Okuyucuya en iyisini vermekle çıta öyle yükseldi ki, normal kıstaslarda beğenilecek olan yazarın ilk kitabı haliyle baraj altı kaldı.
Kalbimdeki Gizli Katil
George Foss, kırk yaşına merdiven dayamışken, dünyasındaki renklerin giderek solduğunu hissediyordu: Ona göre, artık delicesine âşık olmayı ya da onu sıradanlaşan günlük yaşamından söküp alacak bir sürpriz olmasını umacak yaşı geçmişti. İş çıkışında akşamlarını bir barda beyzbol hakkında konuşarak, bazen eski sevgilisi Irene’la buluşarak veya yirmi yıl önce ortadan kaybolan sevgilisini düşünerek geçiriyordu. Ta ki bu sevgili ortaya çıkana kadar… George, Liana Decter’le tekrar karşılaşmayı hem defalarca hayal etmiş hem de bu ihtimal yüzünden dehşete düşmüştü. Çünkü bu kadın esrarengiz bir bulmaca gibiydi; yalanla gerçeğin sınırlarının belirsizleştiği tekinsiz bir hikâyesi vardı. Fakat şimdi, George’un yardımına ihtiyaç duyuyordu: Peşinde bazı adamların olduğunu söylüyordu – hayatı tehlikedeydi. Bu karşılaşmadan sonra George, çok geçmeden yalan ve ihanet dolu, çıkışı olmayan bir girdabın içine sürüklenecekti.

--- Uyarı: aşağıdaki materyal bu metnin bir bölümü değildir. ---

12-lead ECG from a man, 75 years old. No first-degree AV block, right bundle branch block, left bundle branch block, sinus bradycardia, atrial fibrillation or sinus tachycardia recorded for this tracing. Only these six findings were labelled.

10 Ocak 2017’de yazarın, övgü dolu cümlelerle tanıtılan, diğer ülkelerde okuyucudan tam not alan fakat henüz Türkçeye çevirisi olmayan üçüncü kitabı Her Every Fear romanı, yurt dışında okuyucusunu buldu ve Goodreads listesine girdi bile.
Yazarın kendi web sitesin de ise yeni kitabından şu şekilde bahsediliyor:
Çılgınca popüler olan (The Kind Worth Killing) Öldürmeye Değer Kişiler’in yazarı, sinema klasiği ”Arka Pencere ve Karanlığa Kadar Bekle” gibi heyecanlandıran, heyecanlı, ihanet, manipülasyon ve cinayetin mükafatına kapılmış genç bir kadının bulunduğu heyecanlı ve düpedüz bir Hitchcock psikolojik gerilimiyle geri döndü.

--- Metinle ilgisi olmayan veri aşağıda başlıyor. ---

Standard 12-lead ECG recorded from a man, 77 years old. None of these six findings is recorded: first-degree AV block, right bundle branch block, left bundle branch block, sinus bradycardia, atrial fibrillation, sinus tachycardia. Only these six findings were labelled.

Türkiye’de kitap ne zaman ve hangi yayınevi tarafından yayımlanacak; bunların yanıtları ise henüz belirsiz.
Yazarın kitapları şimdiye değin 30 dile çevrildi; henüz Türkçe çevirisi olmayan üçüncü kitabının en kısa zamanda Türkçeye raflardaki yerini alarak biz okuyucular ile buluşmasını diliyorum.
Okuyarak yeni heyecanlara ve ufuklara ulaşmanızı dilerim.